I got an email from my friend Rusty yesterday. Rusty was in the CS program with me at Rice. Unlike me, he was a guru-- one of those unnervingly competent CS kids, like Dan, who emerge from the womb already knowing how to implement multi-threaded operating systems. Rusty's knowledge of Unix was encyclopedic, and given a large pizza and a night in the lab, there was nothing he couldn't do.
Of all my close friends from college, he and Jenny Aynilian (now playing french horn in an orchestra in Tenerife) are the only two I haven't seen since we graduated in 99. Rusty always straddled worlds-- he was into CS, but he also had a serious thing for folk music, folk dancing and mountain culture. Last time I'd talked to him he was in Boston teaching at ArsDigita, but that was a while back. When I wrote asking what the hell he was up to these days, I got back the following response. (modified to cut out some personal stuff)

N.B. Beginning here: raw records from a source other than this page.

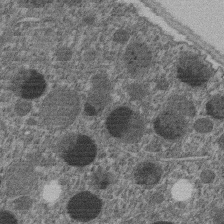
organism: C. elegans
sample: C. elegans embryo early stage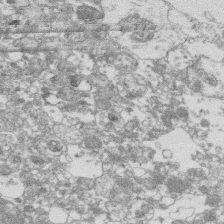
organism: Human
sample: HeLa cell HIV synapse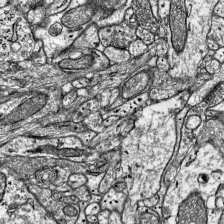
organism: Mouse
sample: Visual Cortex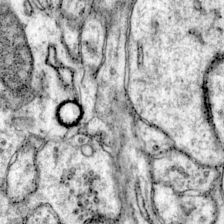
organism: Mouse
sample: Primary visual cortex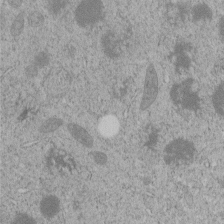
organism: C. elegans
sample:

how about reverse chronological order. my brother thinks all history should be taught backwards. tonight i played banjo at the local [charlotte] contradance. someone decided that the band should be called 'banjo for the people'. i wanted to be the sam hill band, but i was too late. my real band was supposed to be playing, except that the mandolin player was in play rehearsal, the fiddler wants more practice, and the guitar player is at the beach. bunch of bums...
this morning, i bought wood. hard maple, enough for 6 banjo necks. that's at least part of what i'm doing these days. i moved up to asheville after a summer of building a deck and generally being worthless. for the first time in my life, i live out in the country. not the serious boon-docks, but i am on a gravel road and the only source of heat in our house is a small wood-burning stove. i'm about to get a whole lot better at chopping wood, as we have not even begun stocking up and it will be getting cold soon. in the basement i have a shop where i pretend to know how to make instruments. right now i've got, in various degrees of not even close to completion, a violin, a solid-body mandolin, and some open-back banjos.
the violin - i have a newfound appreciation for the violin. i've been working on this one for most of the summer. they take forever. i don't know how anyone can make a living making fiddles, except by charging $25,000 for one. the more i get into it, the more i realize what a blend of craft, art and science it is. physically it is too complex to analyze, yet for 400 years people have made amazing instruments just by trial and error, intuition, and personal aesthetic. i've made buckets of shavings, trimming a tenth of a millimeter off this part, making some curve a little sharper, but i don't have any great hopes that mine will sound or look as good as the cheapest piece of crap you might pick up at the pawn shop. maybe the second one will be better.
have you ever been to asheville? i've only been up there a few weeks now. the culture is probably not so different from berkeley, except that as soon as you leave the town you're back in rural NC, surrounded by folks who put Jesse Helms in office. i live on the border between pasture-land and forest on a small mountain, sadly topped by cell towers. ironically, the cell reception is terrible (needless to say, it doesn't bother me as i have no cell phone).
i'm a bit worried that the instrument thing is not ultimately going to support me, but i'm told that it is not possible to get a "real" job in Asheville. in fact, i've not met a single person with a real job. of my housemates, one is a vista, one is an actor, and the third does some kind of episcopal domestic aid stuff. in idle conversation, people shy away from asking "so, what do you do?", instead asking "so, are you working?". some days i wish i could find some contract work to make me a bit more secure. other days i'm happy to have bucked this 9-5 world, and i enjoy the 15 foot commute to my workshop. i will feel much better once i've actually sold an instrument. know anybody who wants a banjo?